:: WORK REQUIRED ::
Begin with the line below holding "L'arrière du Carnival Ecstasy à progresso" and go on through the line holding "Anfertigung eines Doppelten Hinterstiches", duplicating each line exactly and leaving out pictures.

:: DATA SUPPLIED ::
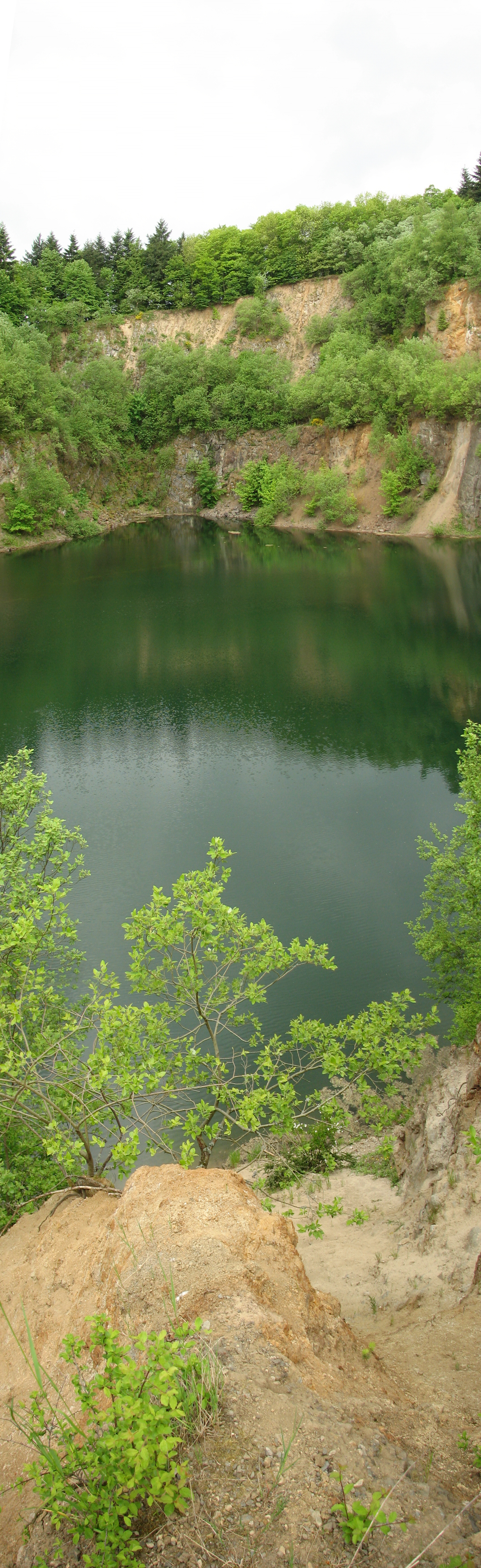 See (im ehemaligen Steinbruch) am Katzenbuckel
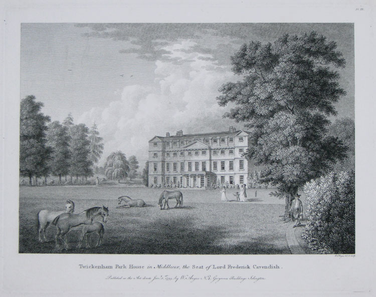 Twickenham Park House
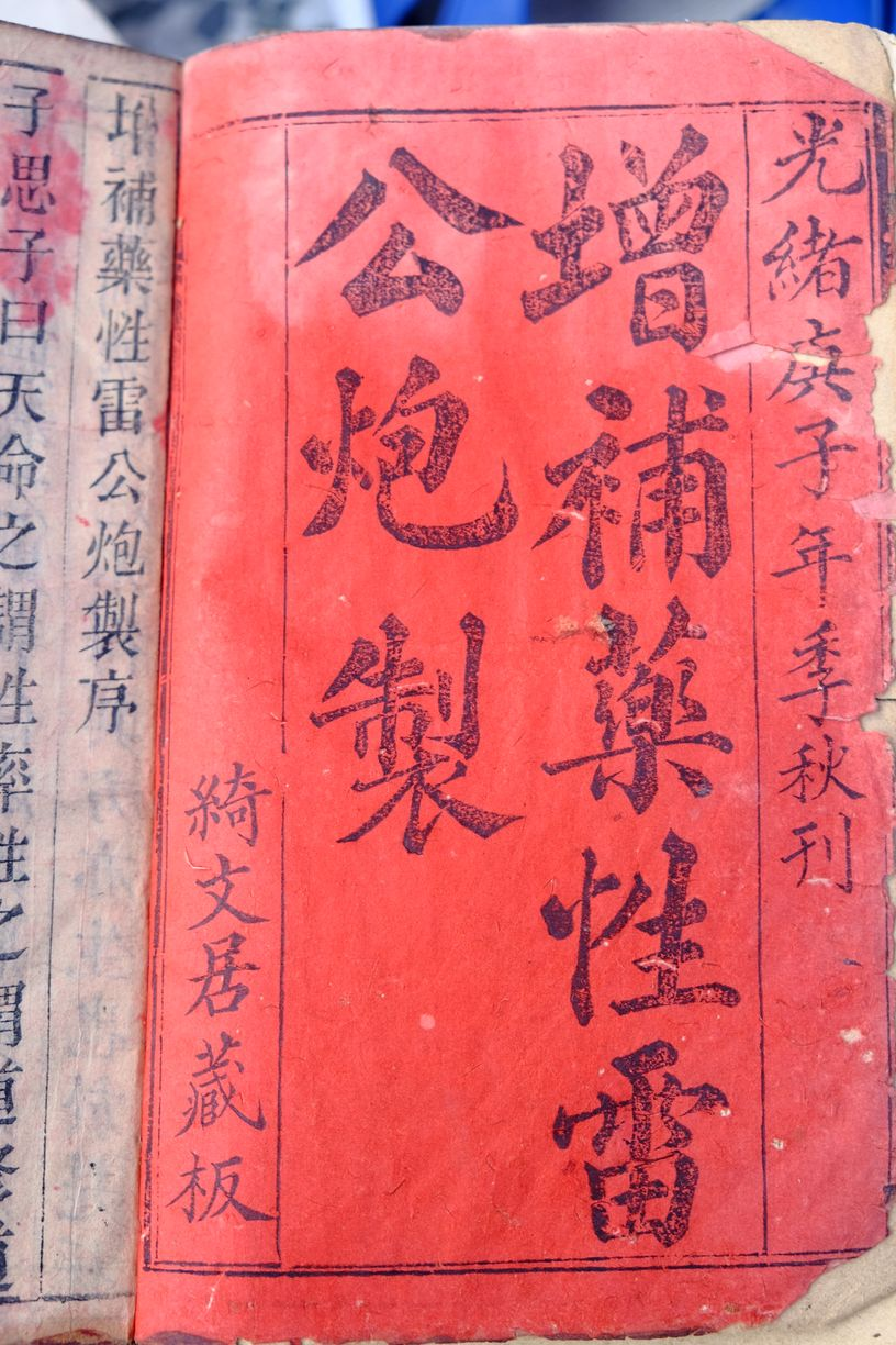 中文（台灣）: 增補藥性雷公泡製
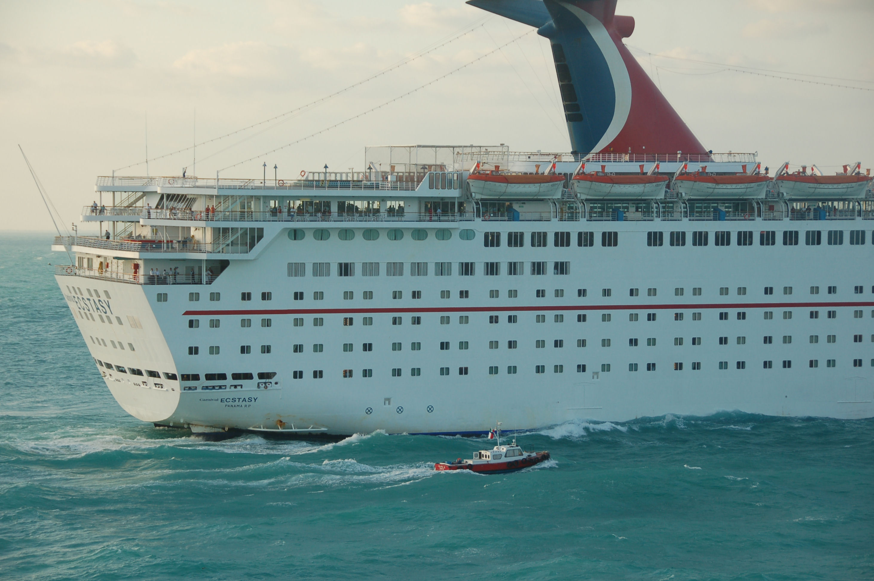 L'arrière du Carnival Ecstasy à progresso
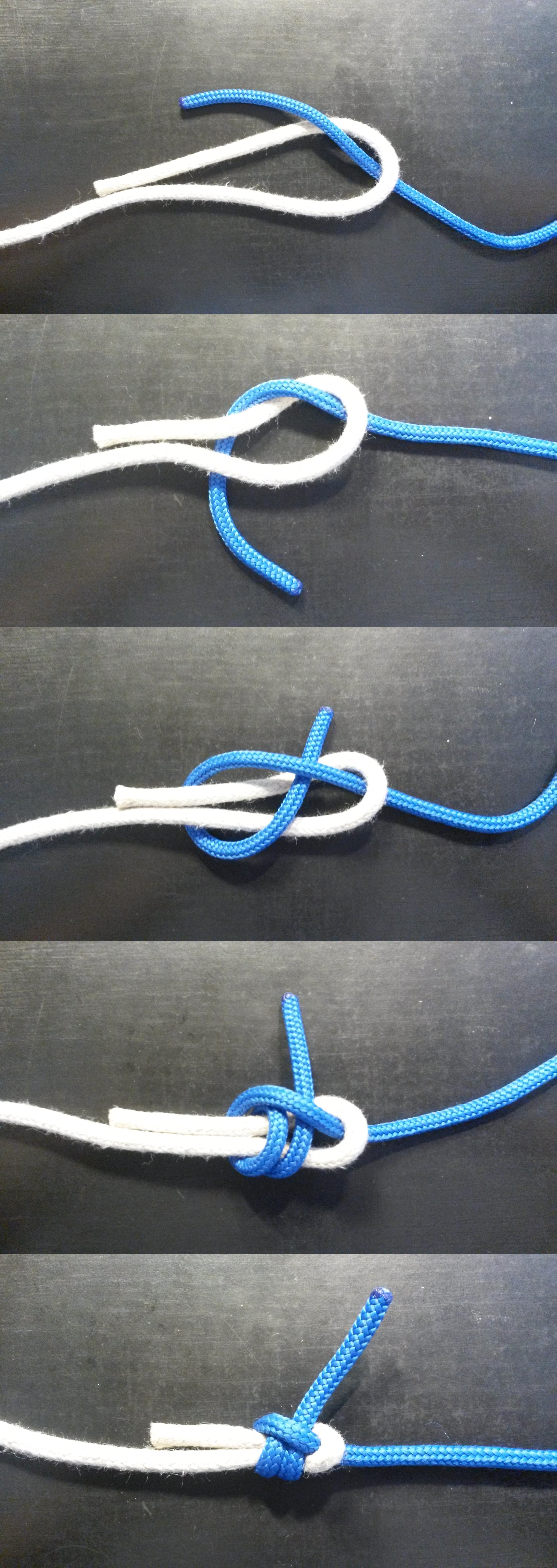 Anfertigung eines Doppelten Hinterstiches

--

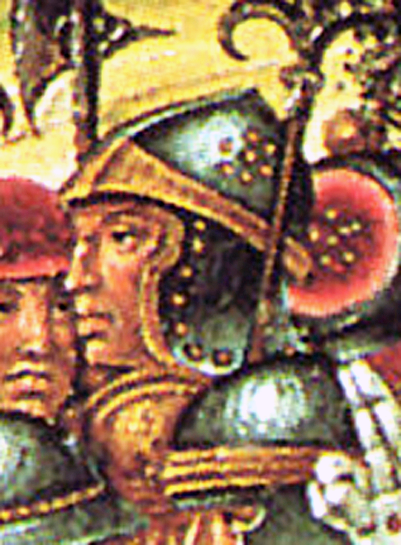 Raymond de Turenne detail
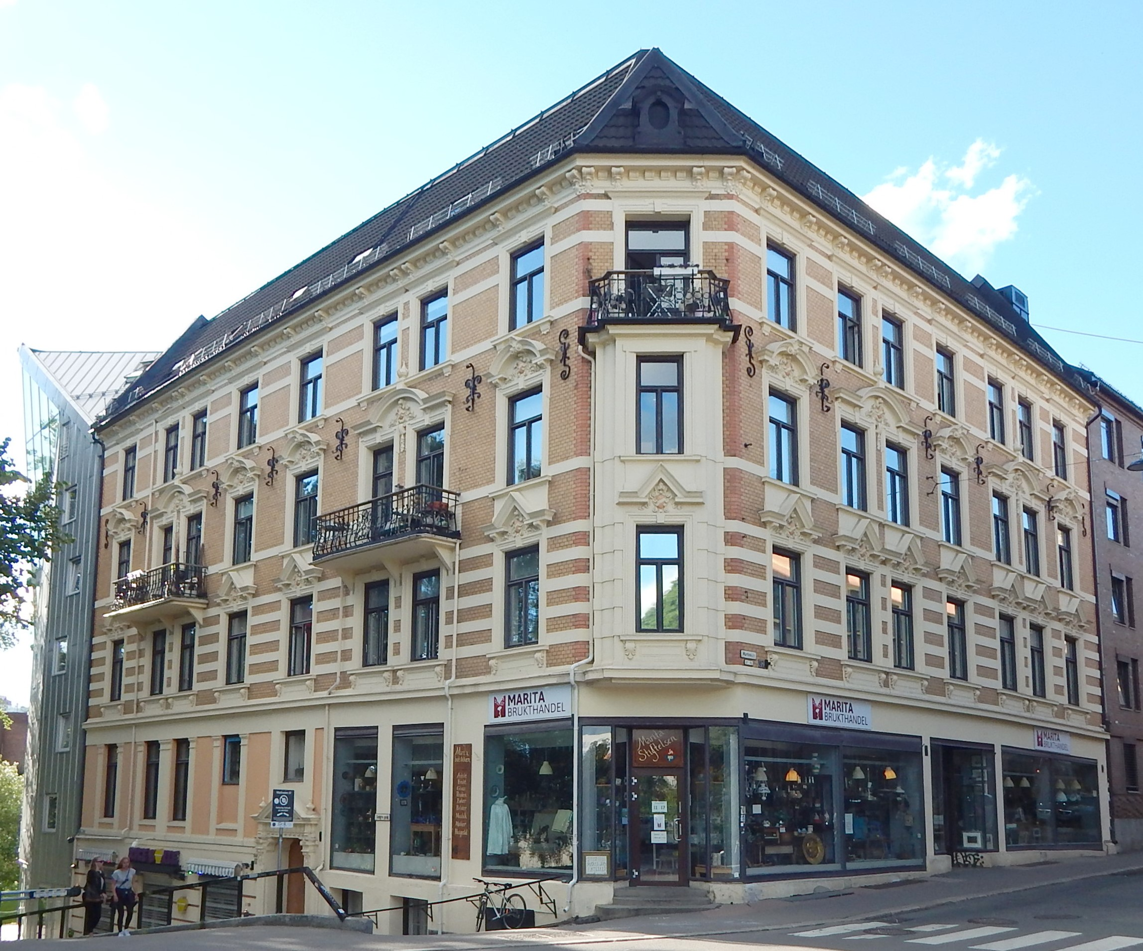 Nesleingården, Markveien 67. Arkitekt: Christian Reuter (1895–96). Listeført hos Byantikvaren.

* * *

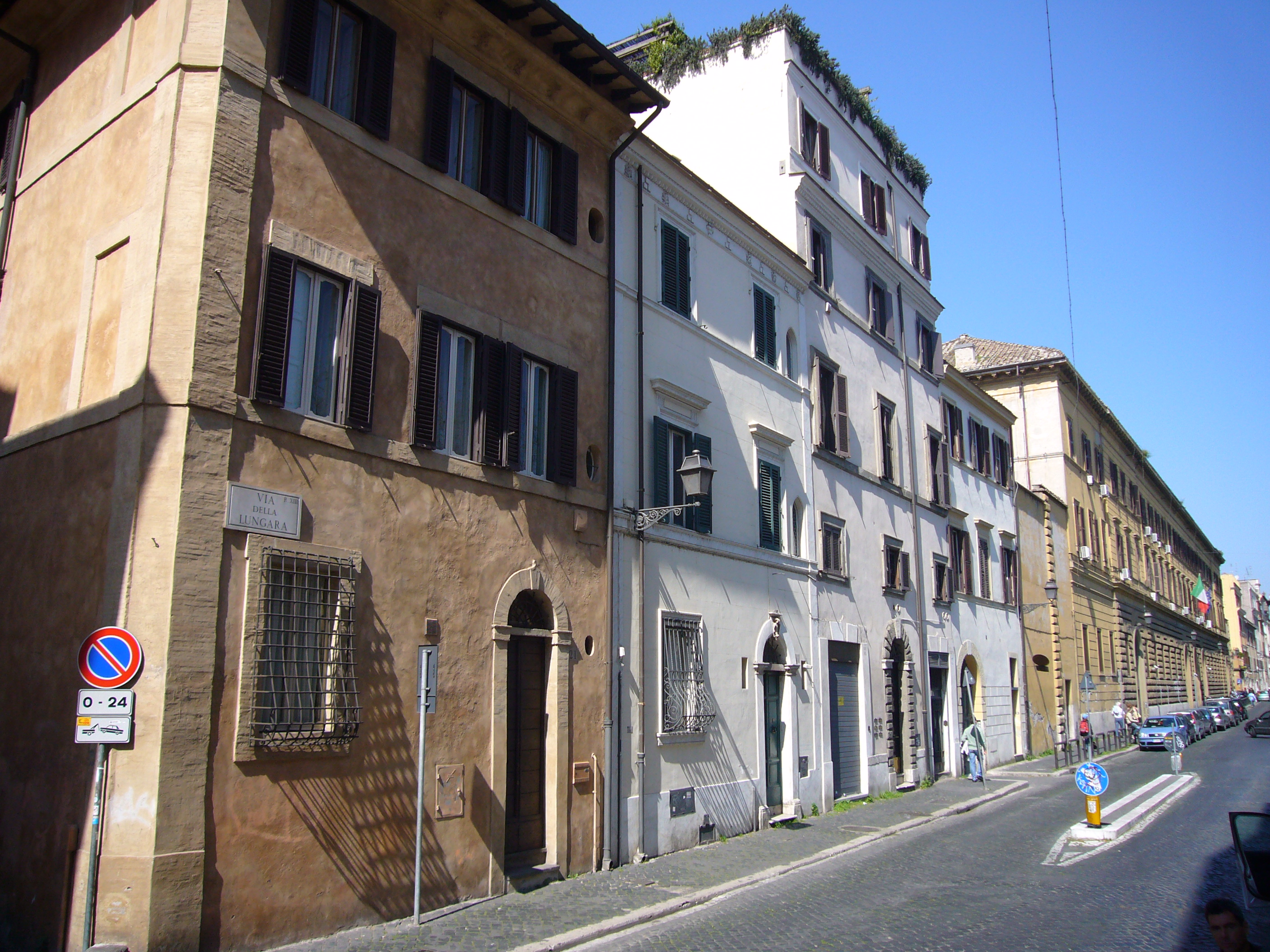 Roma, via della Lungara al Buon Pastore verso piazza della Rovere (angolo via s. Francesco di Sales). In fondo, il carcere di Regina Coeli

:: ANSWER AREA ::
 L'arrière du Carnival Ecstasy à progresso
 Anfertigung eines Doppelten Hinterstiches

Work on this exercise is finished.